I wish I could wave a stick and give each and everyone one of you assholes what it is like to be ignored when you’re in need. Wave that stick and see to it that you eat from a trash can simply because I failed to do my fucking job and then act like it is your fault. Wave a stick and hold you hostage to pain and suffering simply because I do not give a flying fuck about you. Wave a stick and watch you suffer while I go home and forget you even exist.

It is bad enough in this country to be homeless and be fully engaged in doing all you can to change things and the people in line to help you only cause you more hardship, force you to be more broken.

God knows that people with HIV or AIDS deal with enough stigma and ignorance, but to then have the stigma and ignorance come from the very place in line to help you. The very place that you must turn to for help is a breeding ground for HIV and AIDS stigma and ignorance. PLEASE tell me how this is going to help anyone?
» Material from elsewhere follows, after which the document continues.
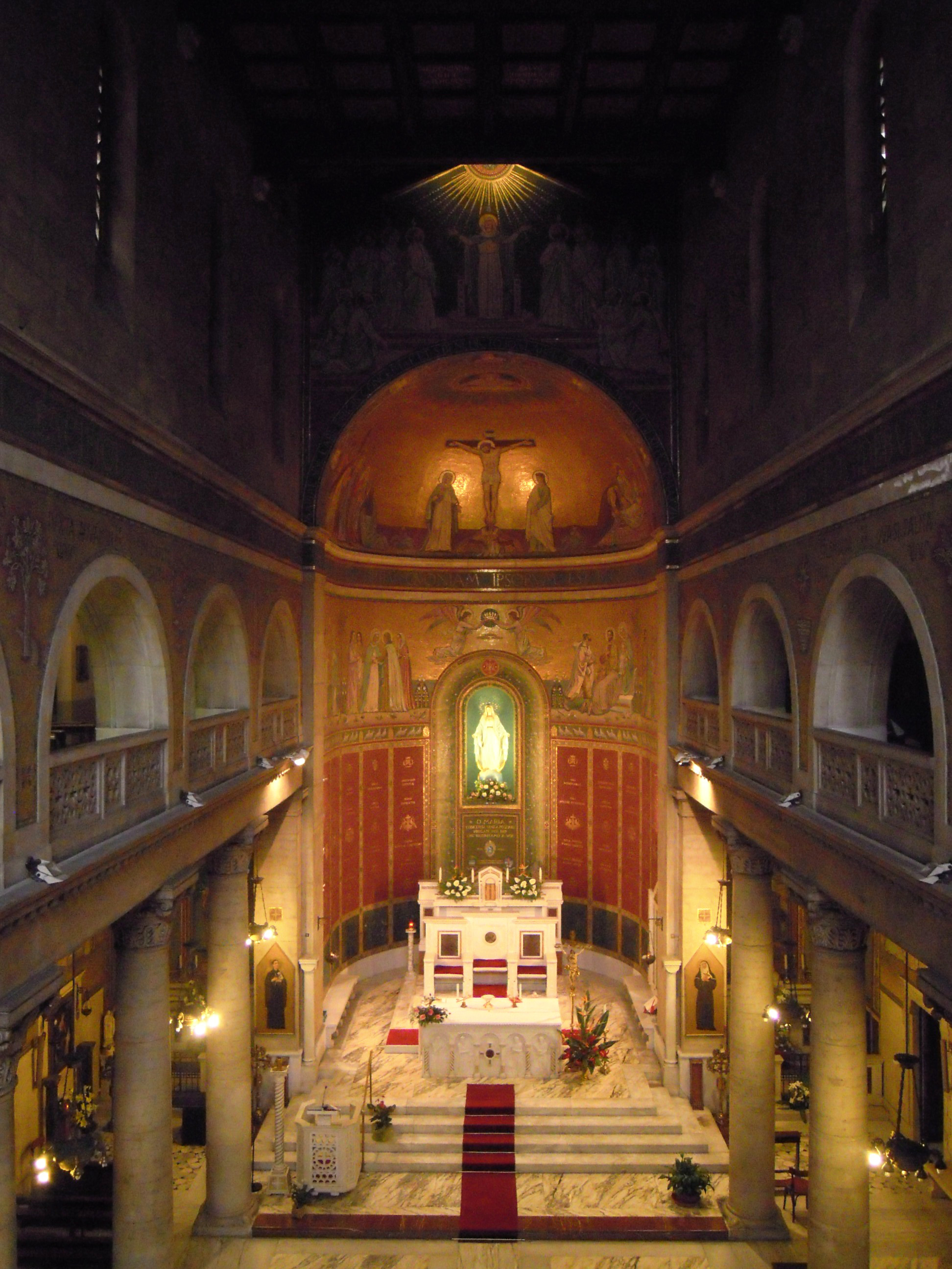 L'interno dal matroneo.
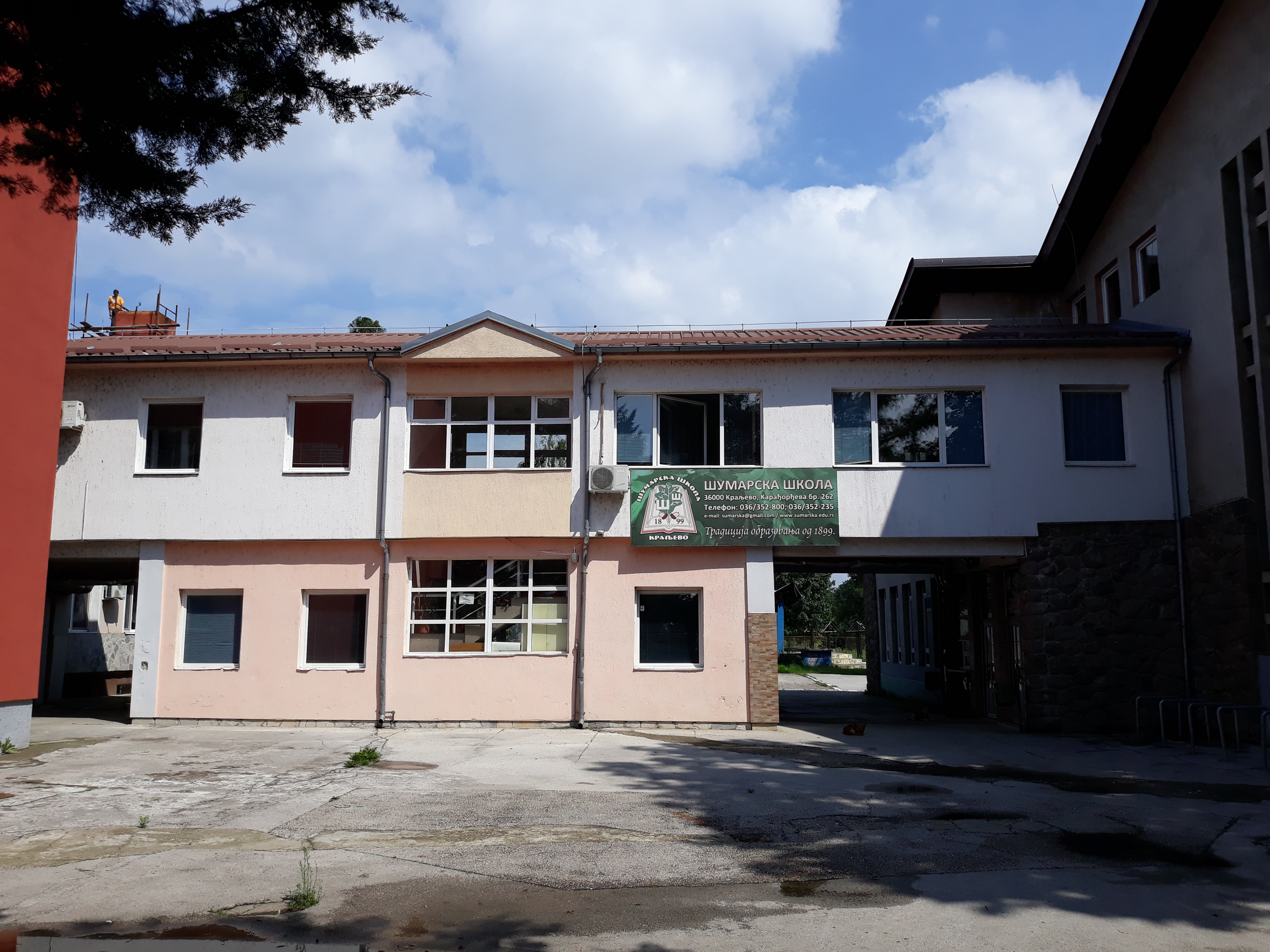 Шумарска школа Краљево

After my last phone call I sat on the sofa for one minute and then I smiled because I was thinking of people like Ms. Lopez who treated me with respect and kindness and I now sit in this apartment because she cared. I think of the clinic and amazing Dr. I now have and how HIV is no longer something that causes me such heartache and pain….because they care. I think of my friends who suit up and show up when I can’t even get my ends to look at each other let alone meet. When after 96 job interviews I am still unemployed and $220 per month does not cover even the most below living expense. I think of the people I know who do outstanding jobs for the people they serve and do so because they CARE.

I jumped on my bike and went for a ride. I had hoped to find Judy, but no luck and just as I was heading back home to Hollywood someone stopped me to say “HELLO”

My friend Sells who I met in the West Los Angeles cold weather shelter was smiling at me, looking like a new person, riding a bike with no back pack and many layers of clothes. He was smiling and happy. After over three years of homelessness and three years of begging for help, he found a place on his own. He is now in school and the cell phone I gave him through my cell phone outreach has now been replaced by an iphone that he purchased.

It is very sad that I, like many thousands of people have nothing nice to say about the old guard that has long been in charge of helping homeless people and people with disabilities. This is not to say that these places do not employ some outstanding people who do great work and truly care about the people they serve, but those people are too far and few in between. Those people end of leaving the field and what’s left is the garbage that hold seats of authority, making up silly pointless ass rules so they don’t have to lift a finger to help as many people as they could.

But it’s people like Sells and all the other amazing people whom I’ve had the pleasure of meeting, people who do care and go far and above what is required to help those in need where I gain my a portion of my strength and courage to “keep it pushing” and then there is my FAITH in God.

With God I am the majority and with God I can do all things.

In my prayers I do not ask God to give me the strength to claim the mountain of mess, I pray that he moves it out of the way.

One Response to “Frustration”

  1. Marcus Robinson says:

    Very good post, Kengi. From my own experience with homelessness, I know there are organizations that tend to do just as much of a dis-service to homeless people as they do a service to them. But, as you said, that’s where people helping other people come in. By far, the MAJORITY of help I received during my nine months of homelessness came from other homeless people. Friends and associates looked out for each other in small ways. One would say, “Hey, if you need a Marta card. go here.” or “If you need good clean clothes for an interview, go here.” and then I’d pass that info along to someone else in need. The same was true in reference to where NOT to go. what agencies were slow and inefficient, who gave you the run-around, who had a rude and nasty staff, the whole nine yards. It’s strange and wonderful how God, even in the midst of homlessness, can send unlikely people your way to help you in times of need!!! Stay blessed and KEEP UP THE GREAT WORK!!!!